Numa entrevista de 1982 a Fernando Assis Pacheco, Alexandre O’Neill classificou de "verdadeira consagração" o facto de os bêbedos terem deturpado a campanha que fizera para o Instituto de Socorro a Náufragos, de "há mar e mar, há ir e voltar" para "há bar e bar, há ir e voltar". Se o poeta tivesse trabalhado numa agência de publicidade de março de 2020 a agosto de 2021, teria tido mais dificuldade em ver os seus slogans honrados dessa forma, já que os bares fecharam (incluindo o Bar Americano, no Cais do Sodré, que O’Neill frequentaria e que encerrou em dezembro último), ainda que tenham subsistido os bêbedos. 

Não sabemos o que é que O’Neill, que dizia que "há palavras que nos beijam", escreveria sobre este ano e meio em que ninguém se podia oscular, mas talvez seja sensato especular que não ficaria satisfeito com esta privação prolongada do convívio boémio. Os bares regressaram este domingo e a notícia de que “as discotecas podem abrir mas não se pode dançar” não só tem uma evidente inspiração surrealista, como até parece um cadáver esquisito preguiçoso e pouco inventivo. Provavelmente, uma figura da literatura ficaria mais incomodada com o facto de não se poder fumar lá dentro do que propriamente com a proibição taxativa do baile: os poetas mortos têm um clube, mas tenho reservas quanto à sua afeição pelo clubbing.

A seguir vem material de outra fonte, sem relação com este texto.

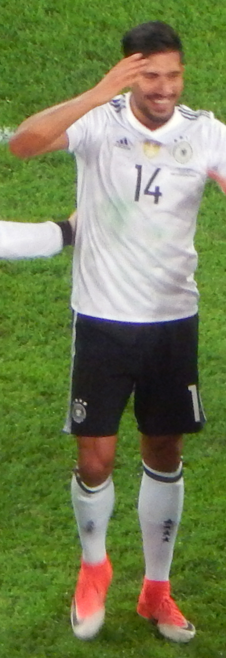 Финал Кубка конфедераций 2017

Para mim, a experiência de regressar a um bar foi fascinante. Os critérios de entrada mudaram drasticamente. Antes, para entrar num estabelecimento destes, uma pessoa tinha de mostrar estilo. Agora, basta um PDF. No que toca a marcas, a única diferenciação que importa agora é na das vacinas. Como algumas levam a uma conclusão mais rápida do esquema vacinal, tornam-se motivo de segregação e até inveja. A vacina Janssen é, no início da década de 20, o que os pullovers Quebramar foram no início da década de 2000. 

A obrigatoriedade de permanecer sentado não me chocou. Na verdade, este ano e meio alterou por completo os nossos limiares de agorafobia. O verdadeiro problema com este requisito prende-se com a ilusão de coordenação motora que consumir bebidas sentado provoca, desfeita assim que o indivíduo se ergue da cadeira: a chamada falsa sensação de sobriedade. 

Por outro lado, não estava à espera da sobrevivência de determinados hábitos. Todos soubemos que era falsa a alegação de que a pandemia ia tornar-nos em melhores pessoas, mas não previa que, mesmo num bar sentado, continuasse a existir a probabilidade de pessoas andarem à porrada. Julgava que estava intimamente ligada aos encontrões, mas não. Observei momentos de tensão, mas ninguém chegou a vias de facto. Até porque seria uma bar fight ridícula, provavelmente mais centrada no arremesso de recipientes do que na utilização dos punhos. Além disso, os bares agora servem todos comida. Quando um amigo nos dissesse “vou só ali molhar a sopa”, ficaríamos na dúvida se estaria prestes a envolver-se recreativamente num confronto físico ou se ia apenas pedir uma bucha para comer com o caldo verde.